Ue ordered additional tests to track the patient’s creatine kinase. On admission, his total C.K., initially reported at over 40,000, had actually been 189,000. It peaked the next day at nearly twice that: 364,000. Ue kept the IV fluids going and looked for a reason for the worst case of rhabdo she had ever seen. It wasn’t hepatitis or any of the common viruses they tested for. It wasn’t Wilson’s disease. It wasn’t any of the drugs she checked for.
A Fuel Problem?
What else? In search of an answer, she turned to the medical literature and found a paper describing two young people who, like her patient, developed severe rhabdo after a moderate workout. The writers listed factors that could predispose a patient to having this kind of muscle injury, and Ue found what she was looking for. There are people born with abnormalities in how their bodies use the fuel provided by the foods they eat. Because of this abnormality, when stressed or working hard these people could quite literally run out of fuel. Could he have one of these rare inherited diseases? To answer that question, after the patient recovered enough to leave the hospital, Ue referred him to a neurologist who specializes in neuromuscular diseases.
It was months later when the patient had enough of a break in his schedule to make an appointment to see Dr. Courtney McIlduff, a neurologist at Beth Israel Deaconess Medical Center in Boston. Since his week in the hospital, the man reported, he had two more episodes — though neither as severe as the first. Both happened after he took an easy walk. Hearing that, McIlduff, like Ue, began considering an inherited problem in turning food into fuel. These so-called metabolic myopathies sometimes didn’t reveal themselves until adolescence or even adulthood.
McIlduff examined the man carefully, looking for muscle weakness. Many forms of muscle disease can permanently alter how muscles look or work, but most metabolic myopathies don’t.
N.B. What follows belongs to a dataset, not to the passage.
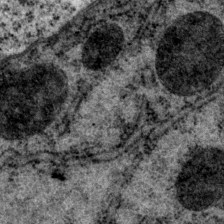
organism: P. pacificus
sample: Pharynx

The patient’s muscle exam was completely normal. She sent him to get genetic testing, to look for one of the several inborn errors of metabolism.
And indeed, he had one: He was born without the ability to make an enzyme called carnitine palmitoyltransferase type 2. Patients with CPT2 deficiency are missing the necessary biological equipment to turn some dietary fats into energy. Normally the body runs on a type of sugar made from carbohydrates and stored in the liver. When that sugar is used up, the body switches to fat for fuel. Patients with CPT2 deficiency can’t do that, or at least not well. Without the proper fuel, the muscle cells are injured and release their contents, causing the pain and dark urine. Neither of the man’s parents have this disorder, but they both have one copy of the erroneous gene for this enzyme. It takes two copies to get the disease, and so their son got one copy from each of them.